Juan Fernando Segovia, en su artículo la interpretación constitucional populista indaga en el concepto de constitucionalismo popular tal como se lo ha acuñado en los Estados Unidos de Norteamérica; expone sus diversas versiones y se concentra en la obra de Larry Kramer, The people themselves. Estudia las afirmaciones y las posiciones de diferentes juristas y profesores ligados a esta corriente, especialmente en torno al control judicial de constitucionalidad y la interpretación constitucional. Finaliza con una valoración de un conjunto y una crítica a sus premisas y conclusiones. (Segovia, 2013)
En su obra, Segovia realiza un minucioso examen del concepto de "constitucionalismo popular" tal como ha sido acuñado en los Estados Unidos. El autor se centra en las diversas versiones de esta corriente y dedica especial atención a las ideas de Larry Kramer, quien en su obra "The people themselves" defiende que el pueblo es el intérprete final de la Constitución. La obra de Segovia ofrece una valiosa contribución al debate sobre la interpretación constitucional, al analizar en profundidad una corriente que ha cobrado relevancia en los últimos años. Su análisis crítico permite identificar tanto las fortalezas como las debilidades de esta concepción, y plantea importantes interrogantes sobre el papel del pueblo, los jueces y la Constitución en una democracia contemporánea. Segovia analiza las afirmaciones y posiciones de diferentes juristas y profesores vinculados a esta corriente, poniendo especial énfasis en la relación entre el control judicial de constitucionalidad y la interpretación constitucional. Su objetivo es ofrecer una valoración crítica de las premisas y conclusiones de esta corriente, identificando tanto sus fortalezas como sus debilidades. Elementos Clave de la Teoría: El Pueblo como Intérprete Supremo: La idea central es que el pueblo, en tanto fuente originaria del poder constituyente, posee la última palabra en la interpretación de la Constitución. Limitación del Control Judicial: Esta concepción tiende a restringir el papel de los jueces en la interpretación constitucional, argumentando que su función debe ser más bien la de aplicar la voluntad popular expresada en la Constitución. Énfasis en la Democracia Directa: Se promueve la participación directa del pueblo en la toma de decisiones políticas, a través de mecanismos como los referéndums y las iniciativas populares. Cuestionamiento de la Neutralidad Judicial: Se critica la supuesta neutralidad de los jueces, argumentando que sus decisiones están inevitablemente influenciadas por sus propias ideologías y valores.

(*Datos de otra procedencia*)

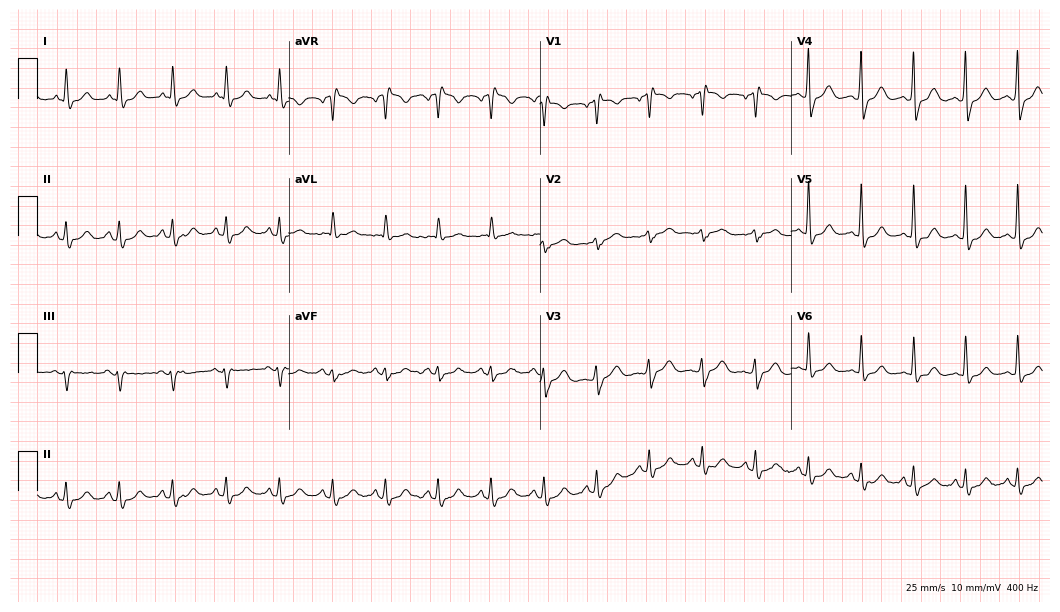
Electrocardiogram (10.2-second recording at 400 Hz), a male patient, 54 years old. Interpretation includes sinus tachycardia (a sinus rate of 100 beats per minute or more).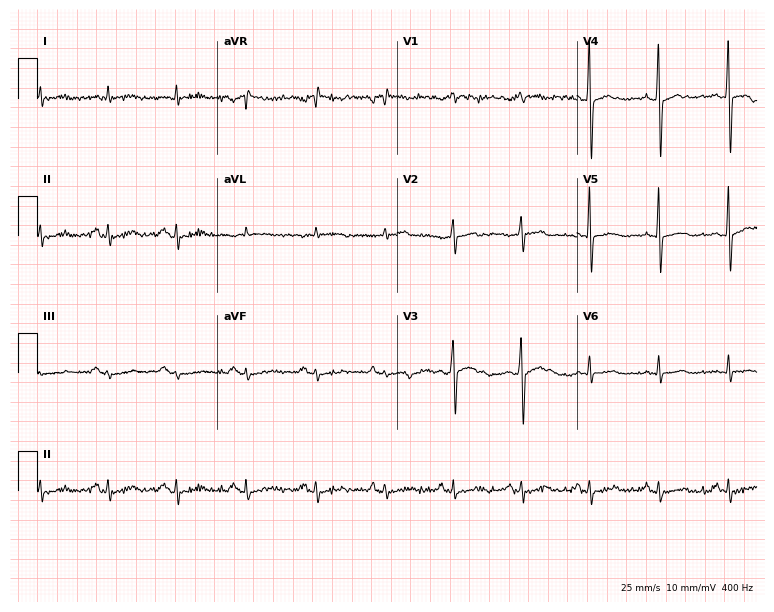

Akhil Amar, defiende una visión originalista del constitucionalismo que se basa en la intención original de los redactores de la Constitución. No se limita a una interpretación literal del texto constitucional. Aboga por un originalismo contextual que toma en cuenta el contexto histórico en el que se redactó la Constitución, las ideas y valores de los redactores, y los debates que se dieron durante el proceso de elaboración. Amar reconoce que el significado de la Constitución no está petrificado en el tiempo. Acepta que la Constitución puede ser interpretada de forma evolutiva para adaptarse a las nuevas realidades sociales, siempre que dicha evolución sea consistente con los principios y valores originales.
Critica la postura del "activismo judicial", que considera que los jueces tienen la libertad de reinterpretar la Constitución a la luz de sus propias preferencias políticas o morales. Para Amar, esta postura es contraria al principio de la supremacía de la Constitución y al ideal de un gobierno limitado. Argumenta que la Constitución fue diseñada para crear un gobierno federal fuerte pero limitado, con poderes separados e independientes. Y sostiene que las enmiendas de la Carta de Derechos deben ser interpretadas de acuerdo con el significado que tenían para los redactores de la Constitución. No basta, con que el pueblo pueda crear derecho constitucional a través del proceso de reforma, sino de reivindicar su papel como intérprete constitucional (Amar, 2005)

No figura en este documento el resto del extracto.